We will use Gaussian Mixture Model to cluster data. The model the upsampled data with XGBoost and hopefully get a higher ROC score.

In [None]:
data_cluster = data[['Age', 'Region_Code', 'Annual_Premium', 'Policy_Sales_Channel', 'Vintage']]

In [None]:
GM_components = np.arange(1,8)
GM_models = [mixture.GaussianMixture(n, covariance_type='full', random_state=22).fit(data_cluster.values) for n in GM_components]

In [None]:
plt.figure(num=None, figsize=(15, 5))
plt.plot(GM_components, [m.aic(data_cluster) for m in GM_models])
plt.xlabel('n components');

In [None]:
GM = GaussianMixture(n_components=5)
GM.fit(data_cluster)
labels = GM.predict(data_cluster)

In [None]:
frame = pd.DataFrame()
frame['cluster'] = labels

In [None]:
train_data = pd.concat([data, frame], axis=1)
y = train_data['Response']
X = train_data.drop(['Response'], axis=1)

In [None]:
X_train, X_test, y_train, y_test = train_test_split(X, y, test_size=0.2, random_state=22)
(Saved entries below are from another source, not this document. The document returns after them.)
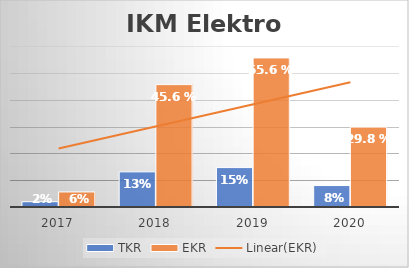
| Category | TKR | EKR |
|---|---|---|
| 2017.0 | 0.02 | 0.056 |
| 2018.0 | 0.131 | 0.456 |
| 2019.0 | 0.147 | 0.556 |
| 2020.0 | 0.08 | 0.298 |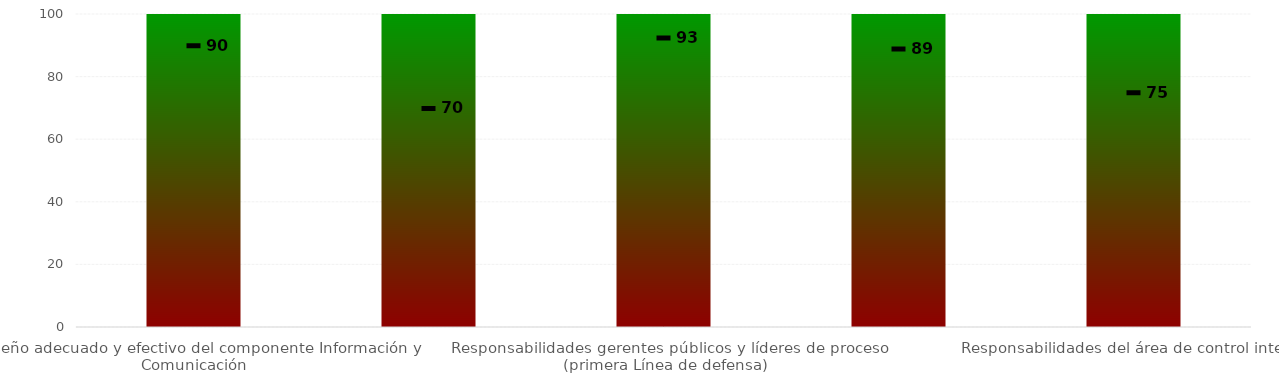
| Category | Niveles |
|---|---|
| Diseño adecuado y efectivo del componente Información y Comunicación | 100 |
| Responsabilidades de la Alta dirección y Comité Institucional de Coordinación de Control Interno (línea estratégica) | 100 |
| Responsabilidades gerentes públicos y líderes de proceso (primera Línea de defensa) | 100 |
| Responsabilidades de los servidores encargados del monitoreo y evaluación de controles y gestión del riesgo (segunda línea de defensa) | 100 |
| Responsabilidades del área de control interno | 100 |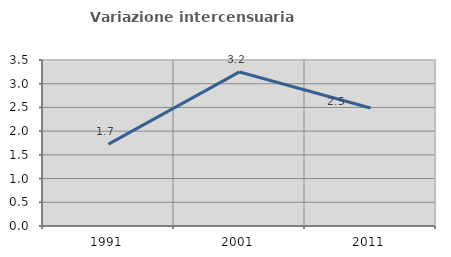
| Category | Variazione intercensuaria annua |
|---|---|
| 1991.0 | 1.726 |
| 2001.0 | 3.248 |
| 2011.0 | 2.488 |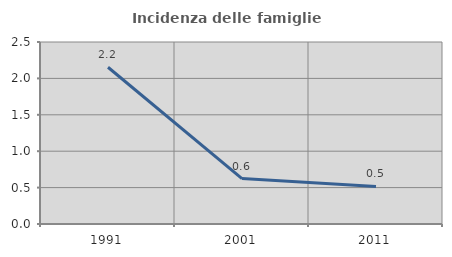
| Category | Incidenza delle famiglie numerose |
|---|---|
| 1991.0 | 2.153 |
| 2001.0 | 0.624 |
| 2011.0 | 0.515 |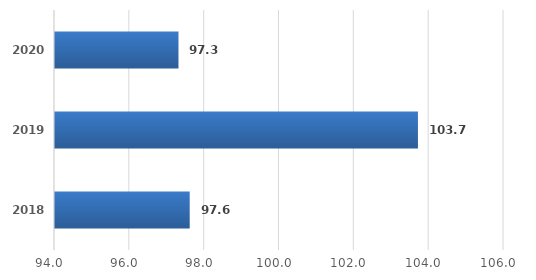
| Category | Series 0 |
|---|---|
| 2018.0 | 97.6 |
| 2019.0 | 103.7 |
| 2020.0 | 97.3 |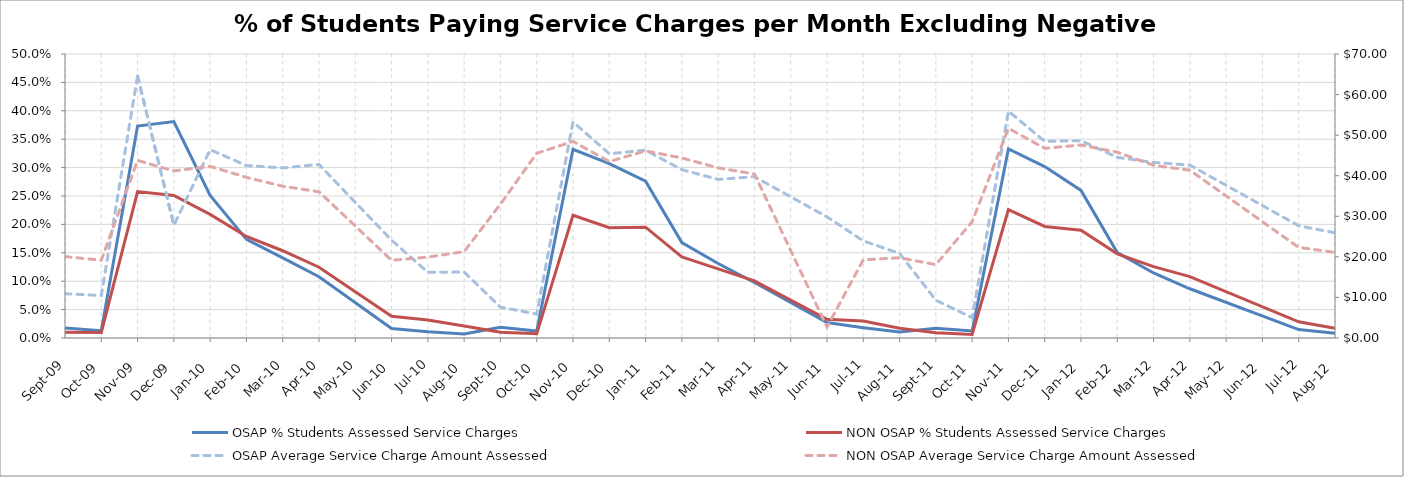
| Category | OSAP % Students Assessed Service Charges | NON OSAP % Students Assessed Service Charges |
|---|---|---|
| 2009-09-01 | 0.017 | 0.01 |
| 2009-10-01 | 0.013 | 0.01 |
| 2009-11-01 | 0.373 | 0.258 |
| 2009-12-01 | 0.381 | 0.251 |
| 2010-01-01 | 0.251 | 0.218 |
| 2010-02-01 | 0.174 | 0.179 |
| 2010-03-01 | 0.141 | 0.154 |
| 2010-04-01 | 0.108 | 0.125 |
| 2010-06-01 | 0.017 | 0.038 |
| 2010-07-01 | 0.011 | 0.032 |
| 2010-08-01 | 0.007 | 0.021 |
| 2010-09-01 | 0.019 | 0.01 |
| 2010-10-01 | 0.012 | 0.007 |
| 2010-11-01 | 0.332 | 0.216 |
| 2010-12-01 | 0.307 | 0.194 |
| 2011-01-01 | 0.276 | 0.195 |
| 2011-02-01 | 0.168 | 0.143 |
| 2011-03-01 | 0.131 | 0.122 |
| 2011-04-01 | 0.098 | 0.101 |
| 2011-06-01 | 0.027 | 0.033 |
| 2011-07-01 | 0.018 | 0.03 |
| 2011-08-01 | 0.011 | 0.017 |
| 2011-09-01 | 0.017 | 0.009 |
| 2011-10-01 | 0.012 | 0.006 |
| 2011-11-01 | 0.333 | 0.226 |
| 2011-12-01 | 0.302 | 0.196 |
| 2012-01-01 | 0.26 | 0.19 |
| 2012-02-01 | 0.15 | 0.148 |
| 2012-03-01 | 0.115 | 0.126 |
| 2012-04-01 | 0.087 | 0.108 |
| 2012-07-01 | 0.015 | 0.029 |
| 2012-08-01 | 0.008 | 0.017 |

train_data_0 = train_data[train_data['Response']==0]
train_data_1 = train_data[train_data['Response']==1]
train_data_1_upsampled = resample(train_data_1, replace=True, n_samples=334399, random_state=22)
train_data_balanced = pd.concat([train_data_1_upsampled, train_data_0])
train_data_balanced = shuffle(train_data_balanced)
train_data_balanced.Response.value_counts()
X_train = train_data_balanced.drop(['Response'], axis=1)
y_train = train_data_balanced['Response']

In [None]:
xgb.fit(X_train, y_train)
y_pred = xgb.predict(X_test)
accuracy_score(y_test,y_pred)

Conf_Mat = confusion_matrix(y_test, y_pred)
print(Conf_Mat)

Class_rep = classification_report(y_test, y_pred)
print(Class_rep)

FPR, TPR, Threshold = roc_curve(y_test, y_pred)
plt.plot(FPR, TPR)
plt.xlabel('FPR')
plt.ylabel('TPR')

In [None]:
print(roc_auc_score(y_test, y_pred))

Gaussian Mixture Model improved the ROC score from 0.7965 to 0.8138. As said before this can be futher improved with hyperparameter tuning.